Giovanni-Battista Ferrari describes the main Roman gardens of his acquaintance, and in particular the superb botanical garden of palazzo Barberini at the Quirinal: cardinal Francesco Barberini, who financed the edition of De Flora Cultura, had gathered there the rarest exotic species recently introduced in Europe, such as the Cape Amaryllis, the Cape Hemanthus and the Chinese Rose.

Ferrari also deals with the composition and maintenance of gardens, the growing of flowers (including a passage on how to preserve them during long journeys), and the art of flower compositions.

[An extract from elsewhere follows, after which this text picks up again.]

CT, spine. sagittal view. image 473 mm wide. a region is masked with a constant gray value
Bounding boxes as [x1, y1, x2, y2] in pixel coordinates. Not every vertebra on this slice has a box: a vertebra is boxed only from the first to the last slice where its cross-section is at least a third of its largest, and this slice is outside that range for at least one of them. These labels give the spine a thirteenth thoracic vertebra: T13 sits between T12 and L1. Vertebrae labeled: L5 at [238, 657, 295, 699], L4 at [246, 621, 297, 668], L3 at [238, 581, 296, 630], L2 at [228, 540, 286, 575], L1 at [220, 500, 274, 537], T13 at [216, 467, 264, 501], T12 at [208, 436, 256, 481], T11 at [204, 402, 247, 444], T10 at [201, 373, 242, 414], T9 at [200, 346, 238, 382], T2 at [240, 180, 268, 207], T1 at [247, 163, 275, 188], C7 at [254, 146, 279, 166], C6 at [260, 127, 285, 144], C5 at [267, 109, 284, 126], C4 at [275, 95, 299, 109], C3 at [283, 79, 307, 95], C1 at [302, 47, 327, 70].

He drew on his own observations and extensive reading, as well as the experience of enlightened horticulturists such as Tranquillo Romauli and Giovan Battista Martelletti.

This work is also one of the first scientific books to contain illustrations made using a microscope: the plate showing 3 seeds of the Chinese Rose was drawn using a microscope from the Academia dei Lincei.

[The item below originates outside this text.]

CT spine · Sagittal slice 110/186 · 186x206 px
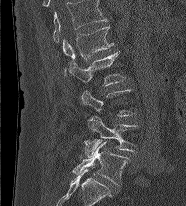 A vertebra gets a box only on the slices from the first to the last where its cross-section is at least a third of its largest; on a slice outside that range it gets none.
In this scan, the topmost labeled vertebra is L1 and the lowest is L5.
<vertebrae><v name="L5" x1="73" y1="141" x2="129" y2="185"/><v name="L4" x1="83" y1="116" x2="138" y2="157"/><v name="L2" x1="67" y1="51" x2="125" y2="86"/><v name="L1" x1="62" y1="26" x2="114" y2="76"/></vertebrae>

The Jesuit orientalist and naturalist Giovanni-Battista Ferrari (1584-1655) had learnt Hebrew, Syriac and Arabic. He was a member of the commission responsible for translating the Bible into Arabic, prefect of studies at the Maronite College (1616-1619 and 1628) and professor of Hebrew, literature and grammar at the Roman College (1618-1647). He published numerous treatises, particularly on preaching, but will go down in history for his two works on horticulture and botany, his main passions. As a member of Roman high society, he had access to the great Roman gardens and, thanks to Cardinal Barberini, was able to frequent learned and artistic circles, in particular Cassiano Dal Pozzo, Federico Cesi and the Academia dei Lincei.

The Barberinis were patrons of his two books on natural history, the present De Florum cultura (1633) and the Hesperides (1646, the first monograph on citrus fruits), while Cassiano Dal Pozzo provided the botanical drawings on both occasions.

A superb complete copy, preserved in its contemporary Italian vellum binding.